In 2011, his son Adam died after a shooting in an Oakland bar. Two years ago, his other son was shot in the leg. When the son's friend helped him to the car and the two drove away, a gunman shot and killed the friend at 98th Street and MacArthur Boulevard, Wilson said.

The personal tragedies and Oakland's climate of violence took their toll on Wilson, 65, and his family. He and his wife divorced after Adam's murder but got back together two years later. They split again after the more recent shooting.

A U.S. Army veteran who was born and raised in Oakland, Wilson needed to get away, but his options were limited. He moved to Modesto and found shelter in a complex for individuals with disabilities, where he spent six years before the place was shut down because of building code violations, he said in an interview. He crashed on couches, lived in his car and moved in with his brother for a month before finding shelter in San Jose through the nonprofit LifeMoves in early 2021. That helped, but it was, at best, a temporary solution.

His housing instability was compounded by health issues. Wilson, a custodian with the Oakland Unified School District, retired in 2006 after suffering a stroke that weakened the left side of his body. More recently, he had two throat surgeries and a heart surgery to replace five valves, he said.

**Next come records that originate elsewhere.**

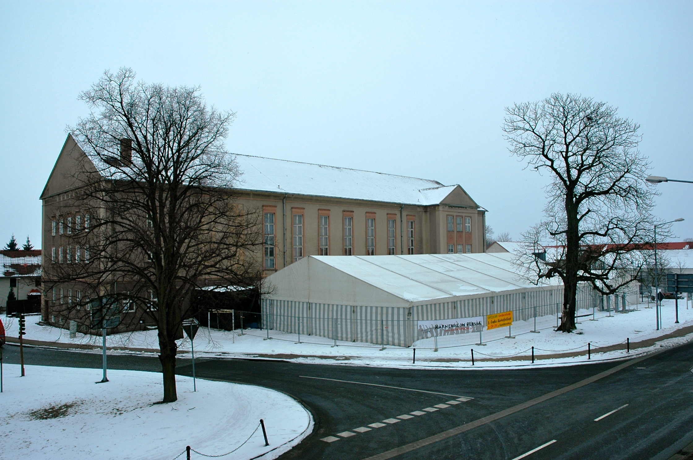 Kulturhaus Plessa (culture house Plessa, pup tent after detent, 2009)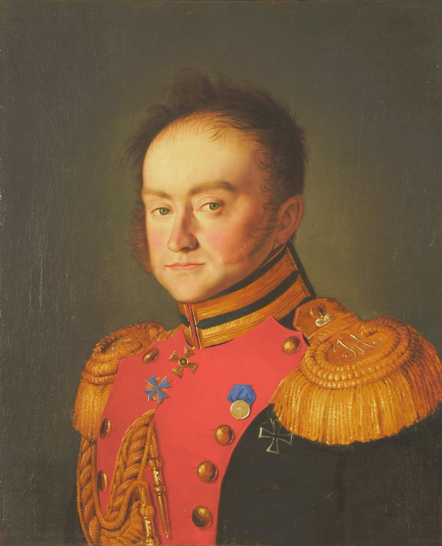 Стюрлер Николай Карлович (Николаус Людвиг), швейцарец, родился около 1783 года в Берне. В 1811 году швейцарский подданный Лагарп, бывший воспитатель великого князя Александра Павловича, прислал его в Россию и письменно просил у своего воспитанника императора Александра I покровительствовать своему земляку, в результате чего Стюрлер был определен поручиком в лейб-гвардии Семёновский полк. В 1814 году он был произведен в капитаны, а примерно через пять лет — в полковники. Новосибирский художественный музей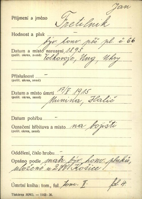 картка військового архіву Праги. (Вовкове )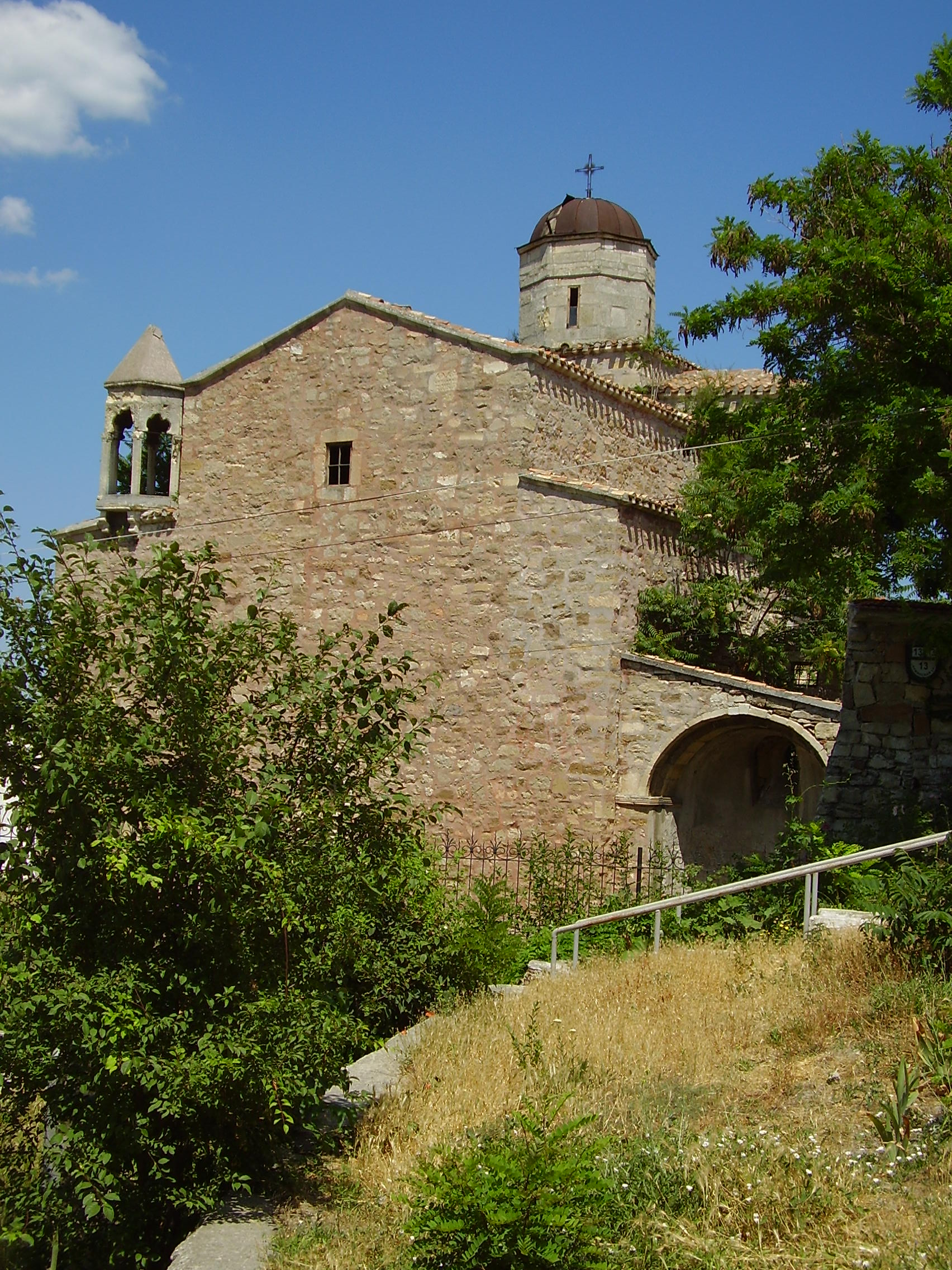 Церква архангелів (церква Гавриїла та Михаїла), Феодосія, вул. Вірменська, 11

But things turned around last May, when Wilson became one of the first tenants at Arroyo Green, a newly constructed 117-apartment complex in downtown Redwood City. Developed by the nonprofit MidPen Housing, Arroyo Green is part of a residential boom that has brought more than 4,000 new residential units to Redwood City since 2015.

Now Wilson, in addition to going to occupational therapy, physical therapy and volunteering at VA Palo Alto Healthcare Systems, has another routine: visiting the building's game room in the evening, putting on some Al Green and working on his pool shot. "I like to see if I still got it," Wilson recently told this news organization.